Mutations and Polymorphisms in the familial early‐onset breast cancer ( BRCA1 ) gene

Mutations in the familial early‐onset breast cancer gene ( BRCA1 ) account for approximately 2–5% of all breast cancer cases (Easton et al., 1993). Since the isolation of the BRCA1 gene in 1994, many mutations have been identified. We report here a total of 254 BRCA1 mutations, 132 (52%) of which are unique. These represent mutations entered into a database established by the Breast Cancer Information Core (BIC), which have appeared in the literature or have been submitted by BIC members and other contributors prior to publication.

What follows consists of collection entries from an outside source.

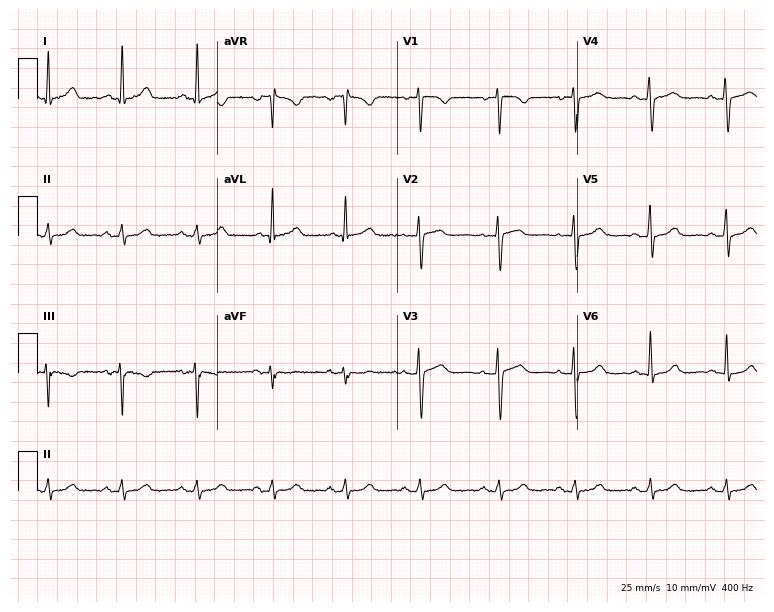
12-lead ECG from a 47-year-old female. Labelled as a normal ECG.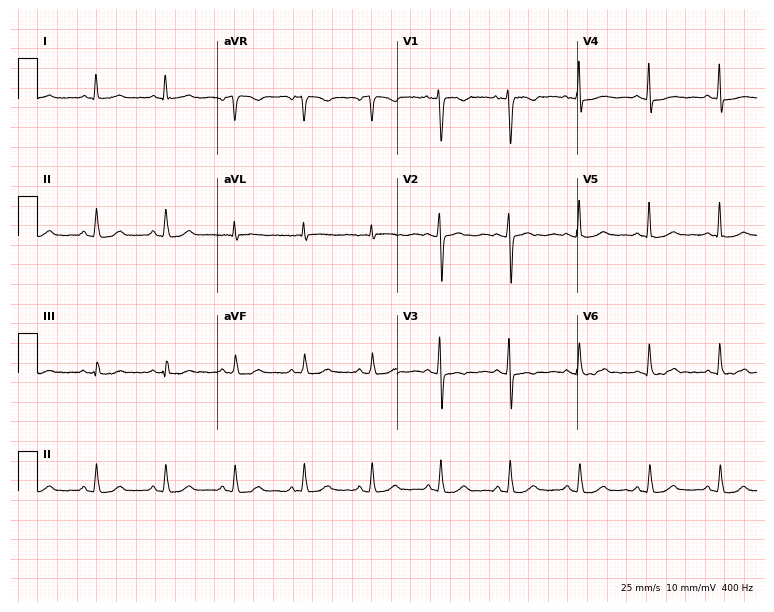
12-lead ECG from a 49-year-old female. Screened for six findings — first-degree AV block, right bundle branch block (RBBB), left bundle branch block (LBBB), sinus bradycardia, atrial fibrillation (AF), sinus tachycardia — none is recorded. Findings outside these six are not listed.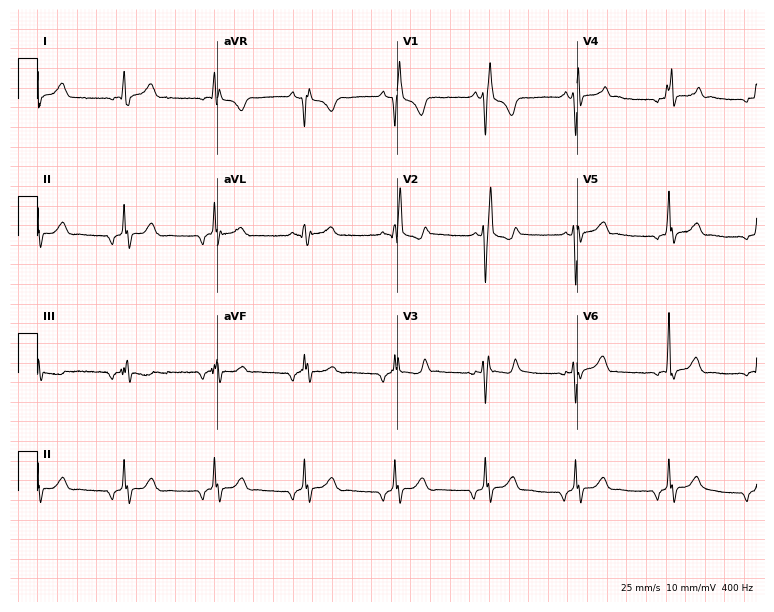
Resting 12-lead electrocardiogram (7.3-second recording at 400 Hz). Patient: a female, 18 years old. The tracing shows right bundle branch block (RBBB).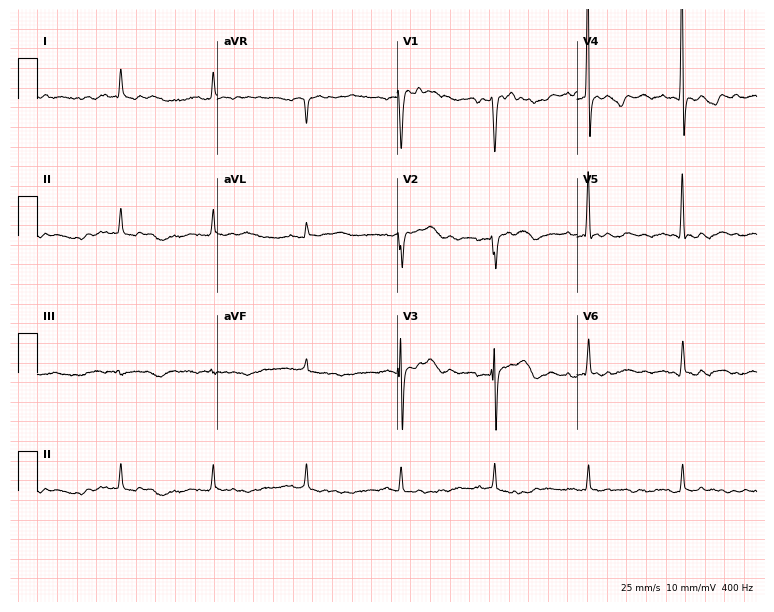
Standard 12-lead ECG recorded from a female patient, 84 years old (7.3-second recording at 400 Hz). None of these six findings is recorded: first-degree AV block, right bundle branch block (RBBB), left bundle branch block (LBBB), sinus bradycardia, atrial fibrillation (AF), sinus tachycardia. Other findings, if any, are not listed.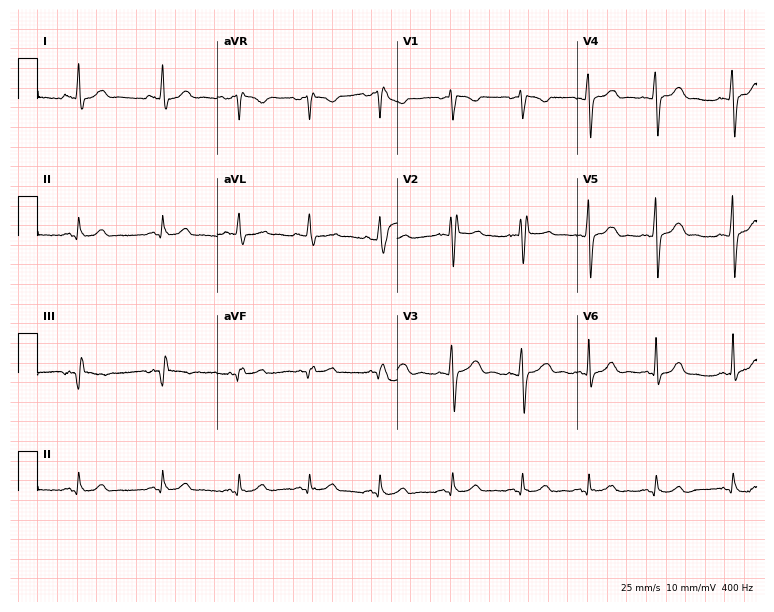
12-lead ECG from a female, 23 years old. Recorded interpretation: within normal limits.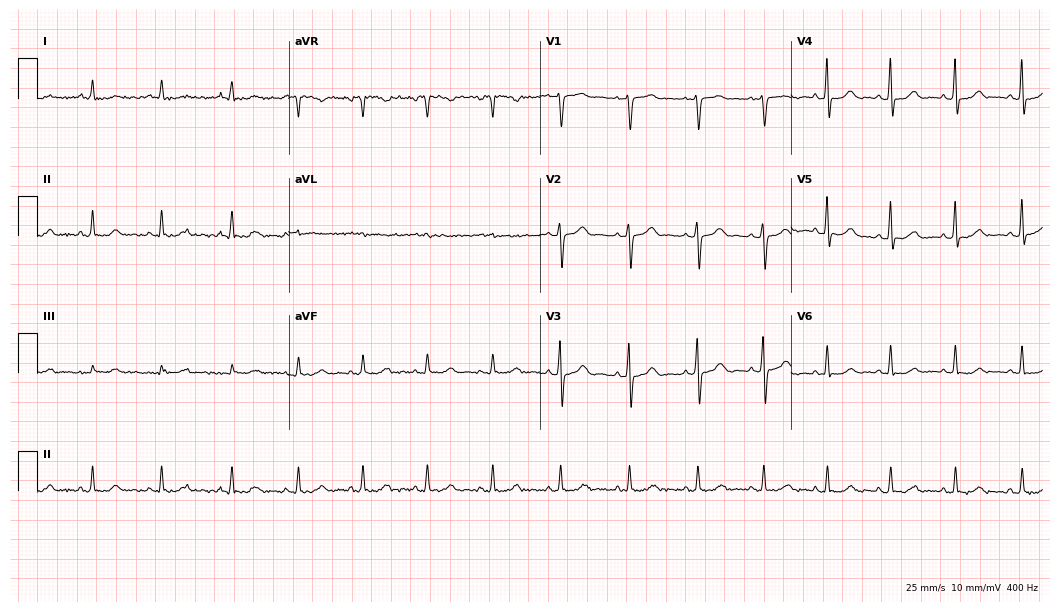
Resting 12-lead electrocardiogram. Patient: a female, 56 years old. Read as a normal ECG.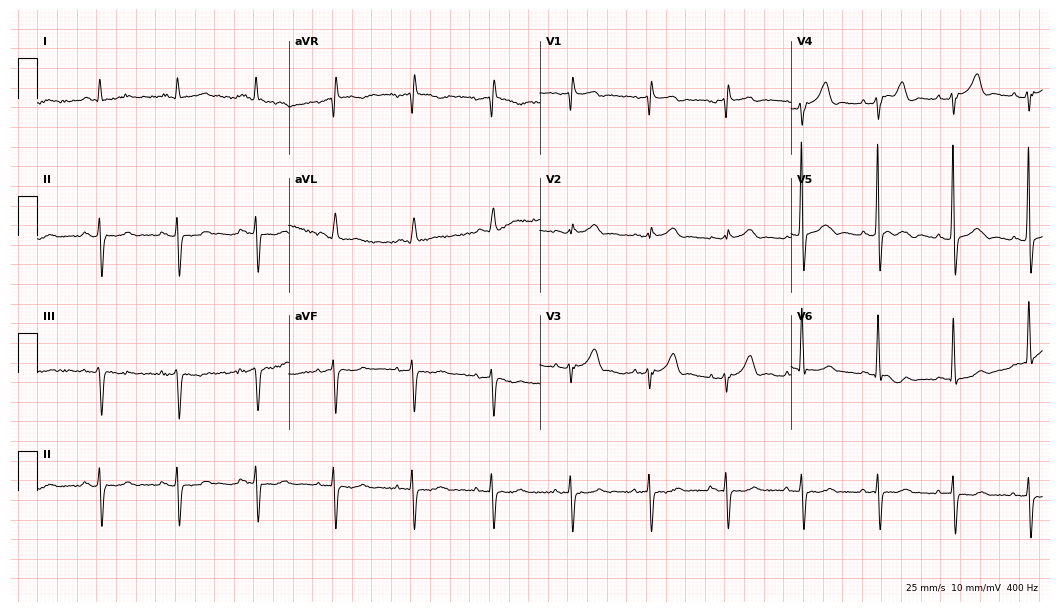
Standard 12-lead ECG recorded from a man, 83 years old (10.2-second recording at 400 Hz). None of these six findings is recorded: first-degree AV block, right bundle branch block (RBBB), left bundle branch block (LBBB), sinus bradycardia, atrial fibrillation (AF), sinus tachycardia. Findings outside these six are not listed.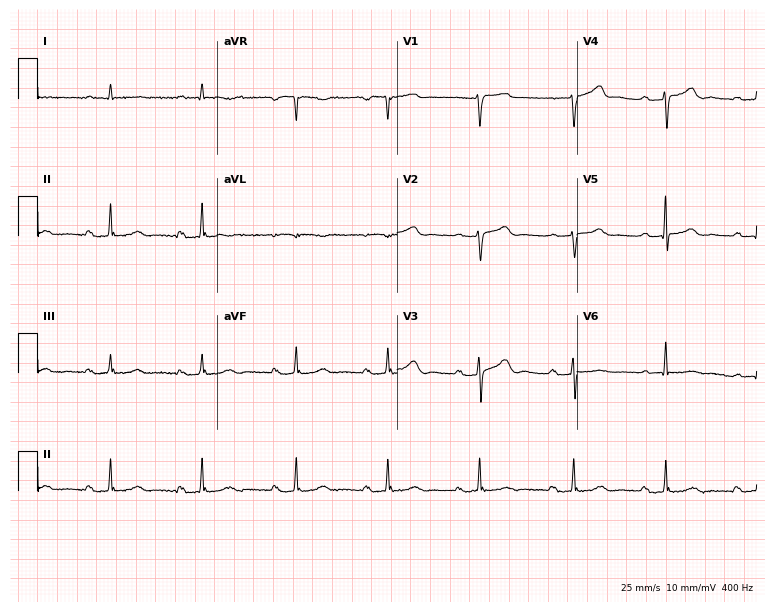
Standard 12-lead ECG recorded from a man, 85 years old. The tracing shows first-degree AV block.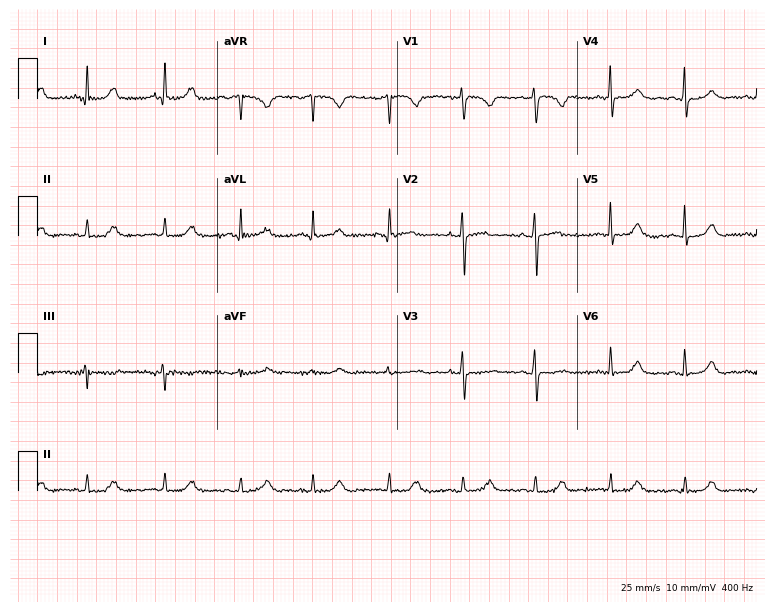
Resting 12-lead electrocardiogram (7.3-second recording at 400 Hz). Patient: a 64-year-old female. Read as a normal ECG.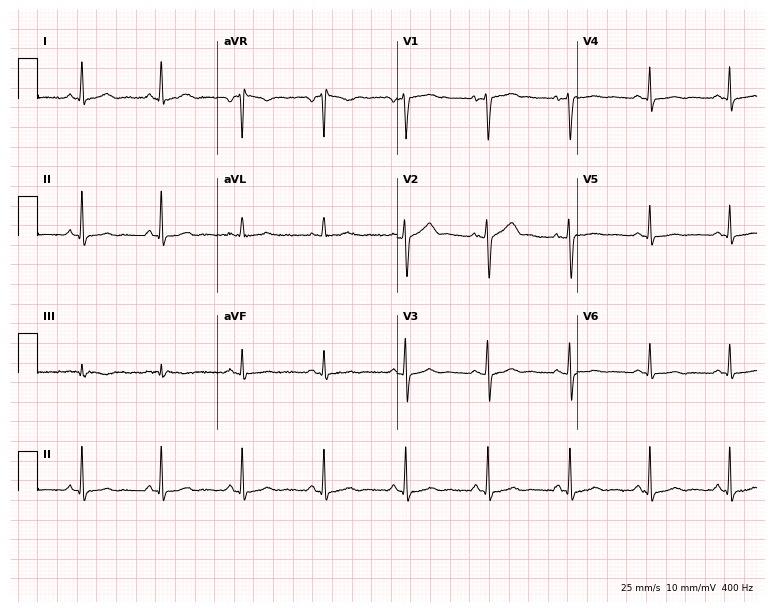
Standard 12-lead ECG recorded from a female, 45 years old. Read as a normal ECG.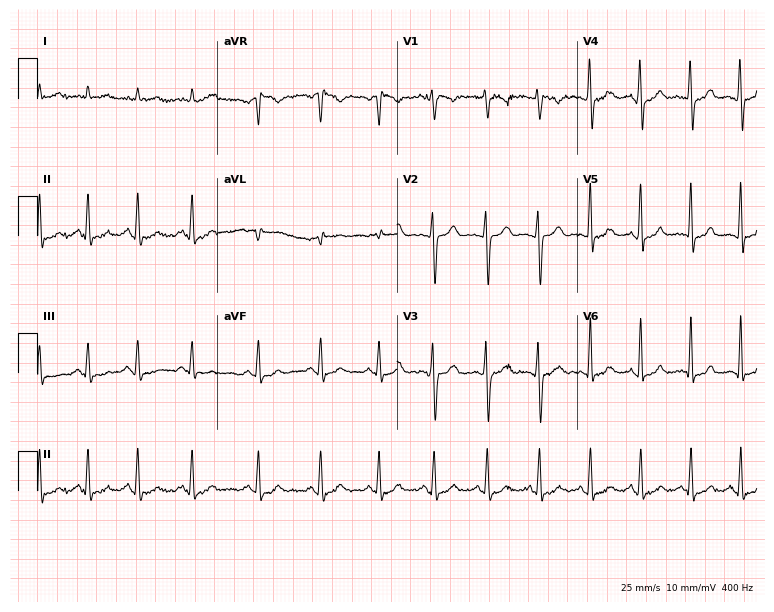
12-lead ECG from a woman, 37 years old. Shows sinus tachycardia (a sinus rate of 100 beats per minute or more).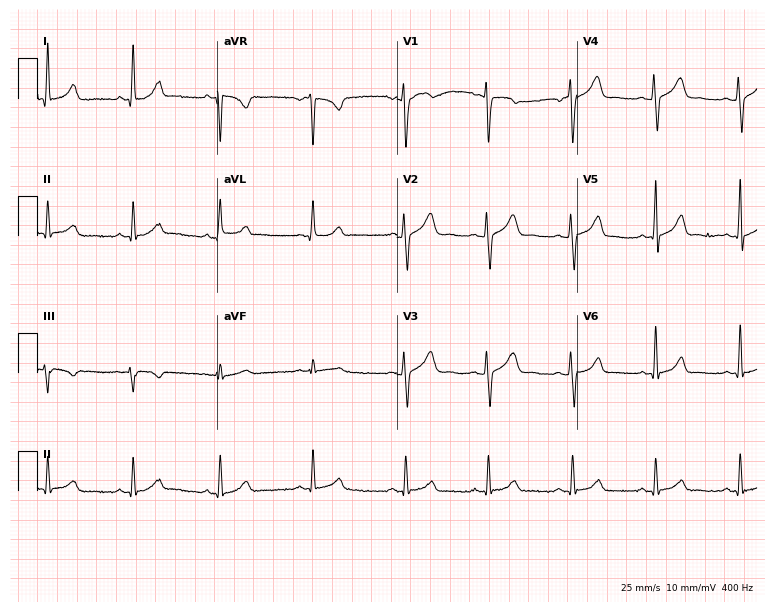
Electrocardiogram, a 26-year-old female patient. Of the six screened findings (first-degree AV block, right bundle branch block, left bundle branch block, sinus bradycardia, atrial fibrillation, sinus tachycardia), none is recorded. Findings outside these six are not listed.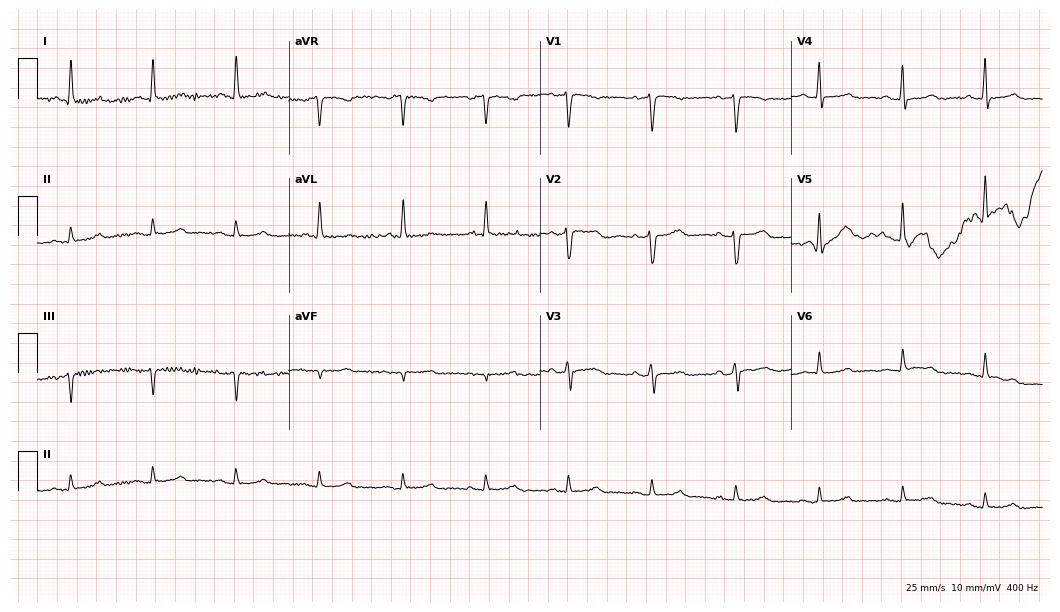
ECG — a female, 72 years old. Screened for six findings — first-degree AV block, right bundle branch block, left bundle branch block, sinus bradycardia, atrial fibrillation, sinus tachycardia — none is recorded.

A total of 221 (87%) of all mutations or 107 (81%) of the unique mutations are small deletions, insertions, nonsense point mutations, splice variants, and regulatory mutations that result in truncation or absence of the BRCA1 protein. A total of 11 disease‐associated missense mutations (5 unique), and 21 variants (19 unique) as yet unclassified as either missense mutations or polymorphisms have been detected. Thirty‐five independent benign polymorphisms are also described. The most common mutations are 185delAG and 5382insC, which account for 30 (11.7%) and 26 (10.1%), respectively, of all mutations shown. The biological and clinical relevance of these BRCA1 mutations is discussed. © 1996 Wiley‐Liss, Inc.